Dave Martin - President & CEO
It probably has changed to 60% above the knee and 40% below the knee. Part of that is there is low-hanging market share for -- and currently, the market is biased to above-the-knee interventions. One of the opportunities for us this year is to keep a dual message -- above the knee, below the knee -- and expand the market. And that's an opportunity for our future success is to continue to take that market share as well as keep a key focus on expanding the market pie.

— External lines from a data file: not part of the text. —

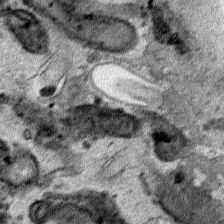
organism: Human
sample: Mitochondria in HCT116 cells
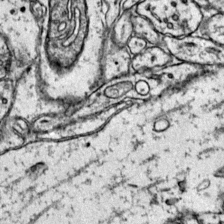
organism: Mouse
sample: Primary visual cortex
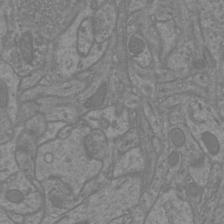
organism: Mouse
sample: Cortical neurons
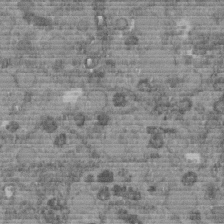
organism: C. elegans
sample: C. elegans embryo early stage
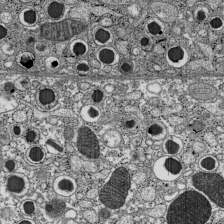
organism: C57BL Mouse
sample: Pancreatic islet
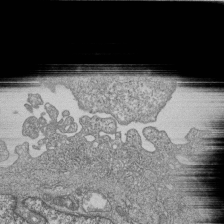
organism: Human
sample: MDA-MB-231 cells
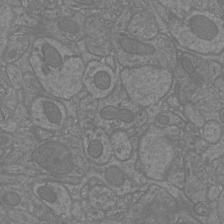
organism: Mouse
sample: Cortical neurons
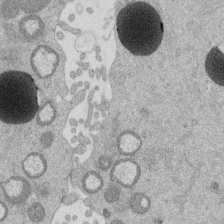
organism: Mouse
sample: Dividing mouse embryo 1 cell stage
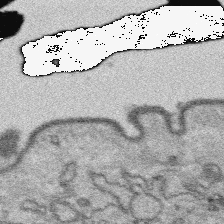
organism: Platynereis dumerilii
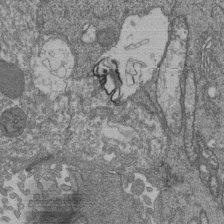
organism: Human
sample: Retinal organoid Rod and Cone cells
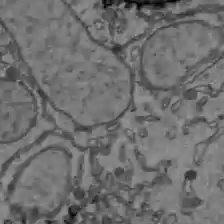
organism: C57BL Mouse
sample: Liver
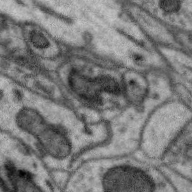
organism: Zebra finch
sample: Brain
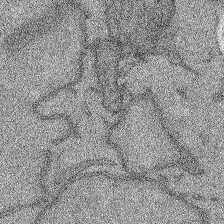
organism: Human
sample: HeLa cells
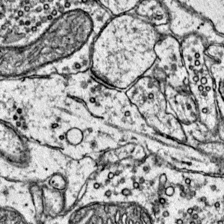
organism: Mouse
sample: Primary visual cortex
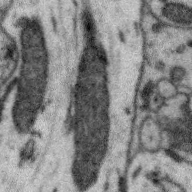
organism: Zebra finch
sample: Brain
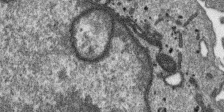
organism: Human
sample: Lung epithelial cells infected with SARS-CoV-2
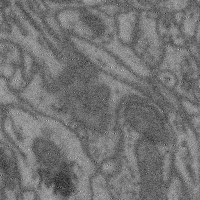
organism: Mouse
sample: Cerebral cortex
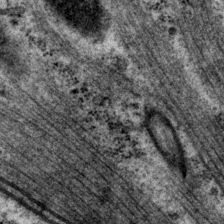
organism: P. pacificus
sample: Pharynx
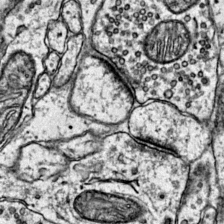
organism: Mouse
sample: Primary visual cortex
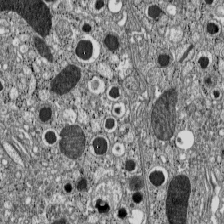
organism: C57BL Mouse
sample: Pancreatic islet
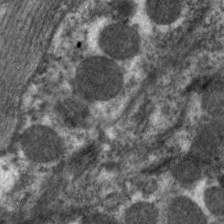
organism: C. elegans
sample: Pharynx
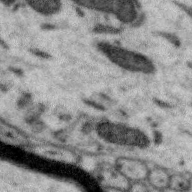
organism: Zebra finch
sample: Brain
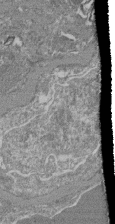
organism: Mouse
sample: Glomerulus
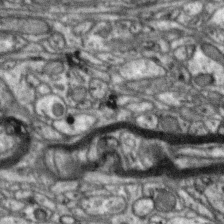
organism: Zebra finch
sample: Brain
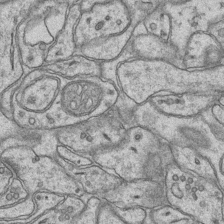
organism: Mouse
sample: CA1 Hippocampus
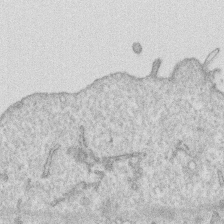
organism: Human
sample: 1205lu cells
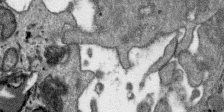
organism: Human
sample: Lung epithelial cells, uninfected (mock) control
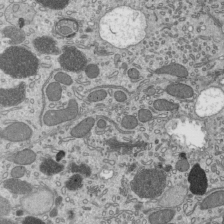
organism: Mouse
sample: Mouse epididymis efferent ductule cilia
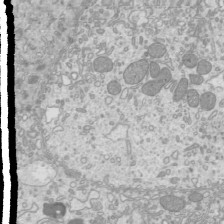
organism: Mouse
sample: Cilia; mouse epididymis
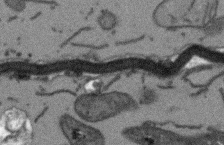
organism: Arabidopsis thaliana
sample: Root tip
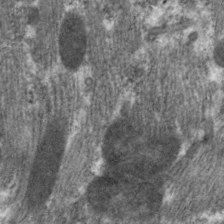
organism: C. elegans
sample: Pharynx
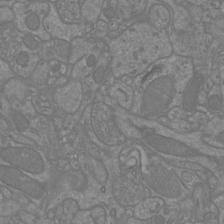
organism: Mouse
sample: Cortical neurons
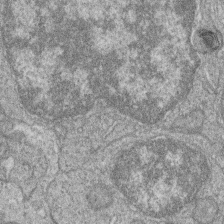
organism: Zebrafish
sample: Cilia; retinal pigment epithelium
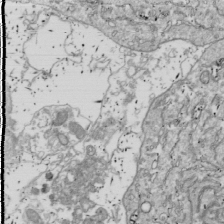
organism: Drosophila
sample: Cell division; meiosis; drosophila spermatocytes
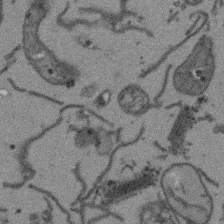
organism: Arabidopsis thaliana
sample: Root tip
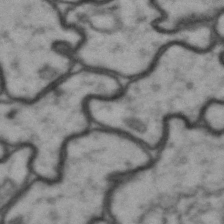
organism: Drosophila
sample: Brain
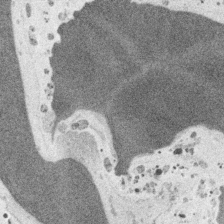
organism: Embia sp.
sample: Silk gland
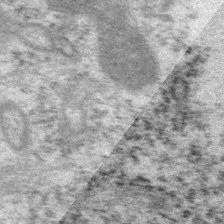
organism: P. pacificus
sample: Pharynx
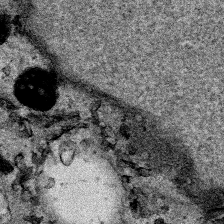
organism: Human
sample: Mitochondria in HCT116 cells
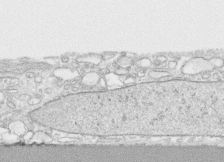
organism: Human
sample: CRL-1474
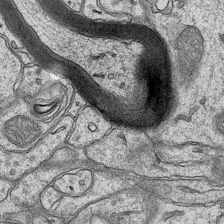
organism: Mouse
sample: CA1 Hippocampus
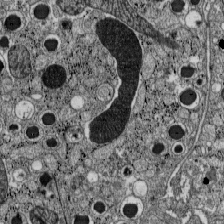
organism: C57BL Mouse
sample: Pancreatic islet
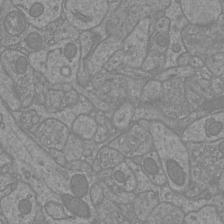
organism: Mouse
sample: Cortical neurons
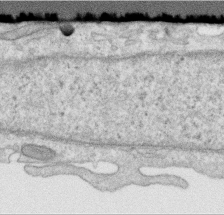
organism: Human
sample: Centriole in RPE cells
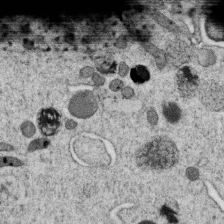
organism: C. elegans
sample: C. elegans oocyte; sperm cells
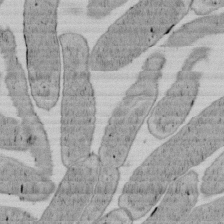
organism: E. coli
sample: Bacterial nucleoid
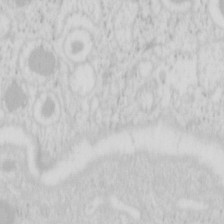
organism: Mouse
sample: Pancreas
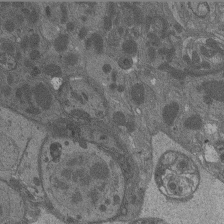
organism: Drosophila
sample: Antenna
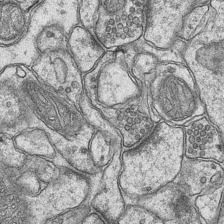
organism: Mouse
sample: CA1 Hippocampus
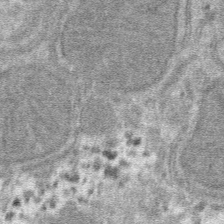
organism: Mouse
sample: Mouse hepatocytes
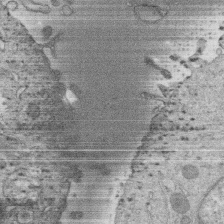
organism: Human
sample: Macrophage cells
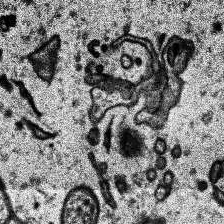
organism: Human
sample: Temporal Lobe
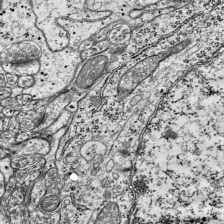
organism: Mouse
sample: Visual Cortex
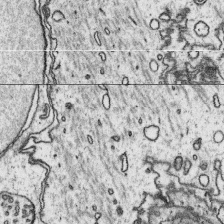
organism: Platynereis dumerilii
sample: Parapodia
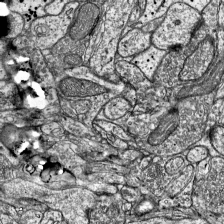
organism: Mouse
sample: Visual Cortex
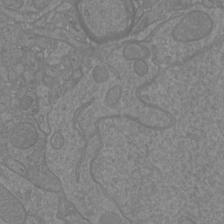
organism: Mouse
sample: Cortical neurons
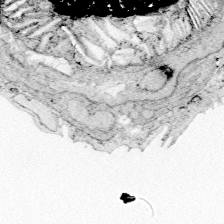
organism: Zebrafish
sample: Whole-Brain
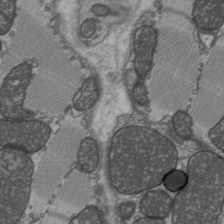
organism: C57BL Mouse
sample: Heart
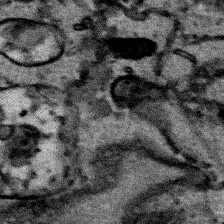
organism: Human
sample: Mitochondria in HCT116 cells
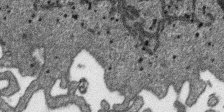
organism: Human
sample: Lung epithelial cells infected with SARS-CoV-2
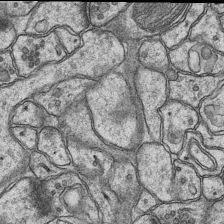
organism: Mouse
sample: CA1 Hippocampus
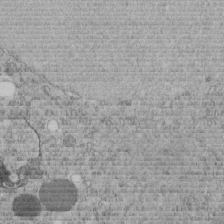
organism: C. elegans
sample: C. elegans embryo early stage
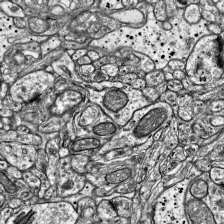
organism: Mouse
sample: Visual Cortex
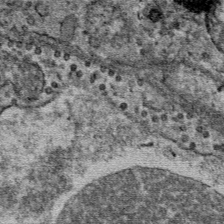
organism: Mouse
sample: Mouse Salivary gland
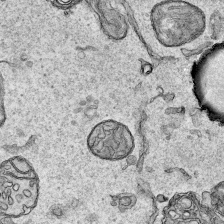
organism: Human
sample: Mitochondria in HCT116 cells
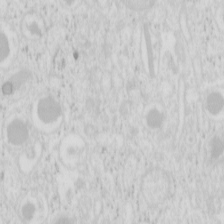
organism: Mouse
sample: Pancreas
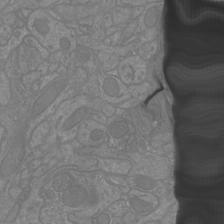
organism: Mouse
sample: Cortical neurons
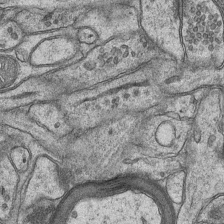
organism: Mouse
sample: CA1 Hippocampus
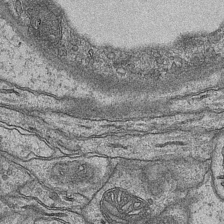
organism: Mouse
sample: CA1 Hippocampus
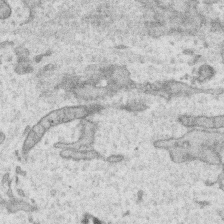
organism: Human
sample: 1205lu cells
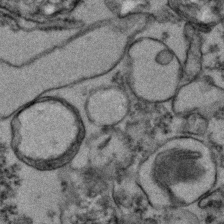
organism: Zebrafish
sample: Zebrafish embryo
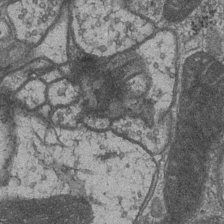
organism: Drosophila
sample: Optic medulla
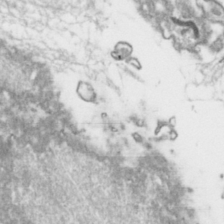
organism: Toxoplasma gondii
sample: Parasites in a vacuole inside a host cell
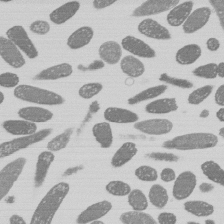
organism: E. coli
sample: Bacterial nucleoid
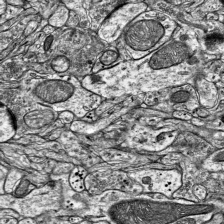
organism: Mouse
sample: Visual Cortex
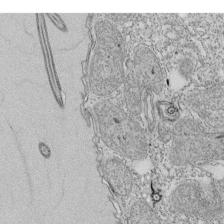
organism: Tetrahymena
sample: Cilia in tetrahymena
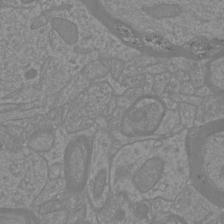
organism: Mouse
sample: Cortical neurons
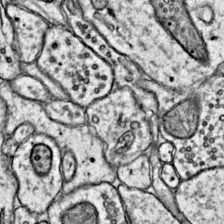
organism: Mouse
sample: Primary visual cortex
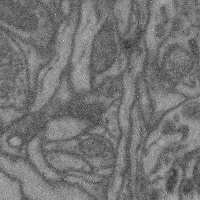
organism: Mouse
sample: Cerebral cortex
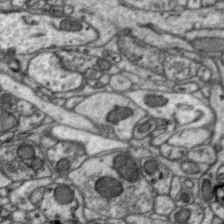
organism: Zebra finch
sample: Brain
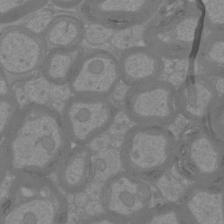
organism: Mouse
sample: Cortical neurons
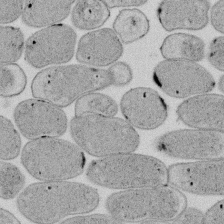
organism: E. coli
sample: Bacterial nucleoid
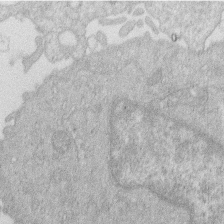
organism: Human
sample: Macrophage cells
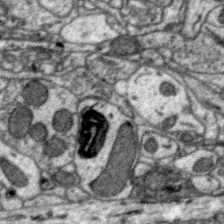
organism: Zebra finch
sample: Brain
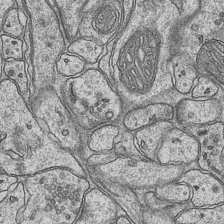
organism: Mouse
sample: CA1 Hippocampus
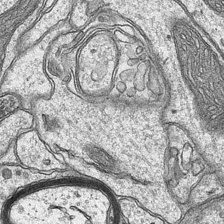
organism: Mouse
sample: CA1 Hippocampus
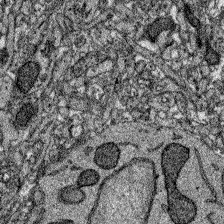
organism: Zebrafish
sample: Larval olfactory bulb
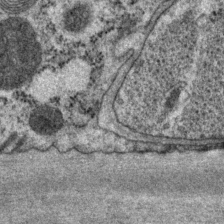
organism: P. pacificus
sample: Pharynx
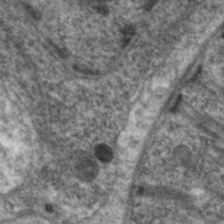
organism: C. elegans
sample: Pharynx
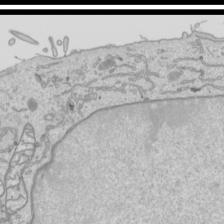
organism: Human
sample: Mitochondria in HCT116 cells
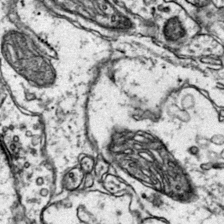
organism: Mouse
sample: Primary visual cortex
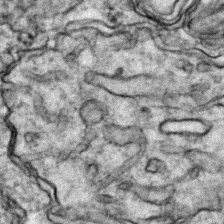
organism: Zebrafish
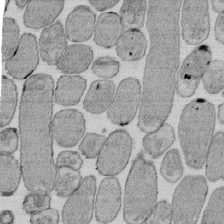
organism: E. coli
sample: Bacterial nucleoid
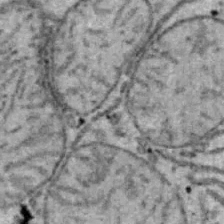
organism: Mouse
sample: Liver from an obese (ob/ob) mouse
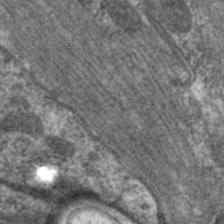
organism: C. elegans
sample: Pharynx
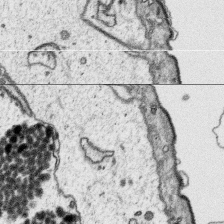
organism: Platynereis dumerilii
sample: Parapodia
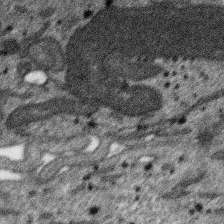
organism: Human
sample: Lung epithelial cells infected with SARS-CoV-2
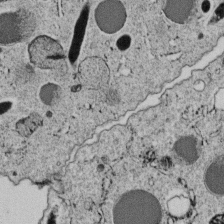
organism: C. elegans
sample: C. elegans embryo early stage
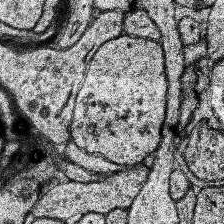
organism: Human
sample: Temporal Lobe
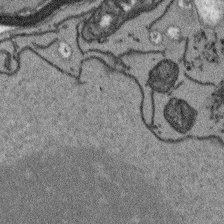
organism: Arabidopsis thaliana
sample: Root tip
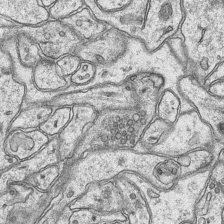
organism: Mouse
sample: CA1 Hippocampus
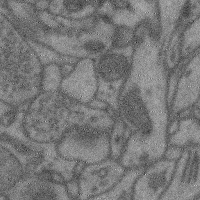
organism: Mouse
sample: Cerebral cortex
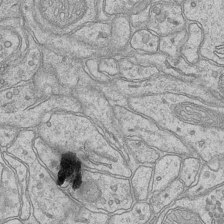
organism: Mouse
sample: CA1 Hippocampus
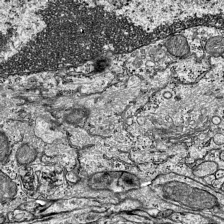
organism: Mouse
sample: Visual Cortex
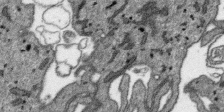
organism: Human
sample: Lung epithelial cells, uninfected (mock) control

Thomas Kouchoukos - Analyst
Okay. And then to follow up on the last question from the previous caller, it might be difficult to quantify. But could you provide some sort of measure of how much your growth is coming from expanding the market because you can treat calcium more effectively versus -- what -- maybe competitive wins in the market place?
Dave Martin - President & CEO
I lost you on the beginning of that. Will you repeat the beginning of that question?
Thomas Kouchoukos - Analyst
Sure, just some sense of is the bulkier growth coming from expanding the market because you can expand the treatment population due to the device's capacity in calcium? Or is it more on the competitive win front?
Dave Martin - President & CEO
Well, we do both when we enter a hospital. We compete not only against other atherectomy devices, but we compete very well against balloons and stents because we make smooth tubular lumens. We've got a unique safety profile and the toughest plaque [morphology]. We're finding our physicians are picking us up first. And the Diamondback is great for starting a case and sometimes ending it. So that's the place that we're in right now. Does that begin to answer your question?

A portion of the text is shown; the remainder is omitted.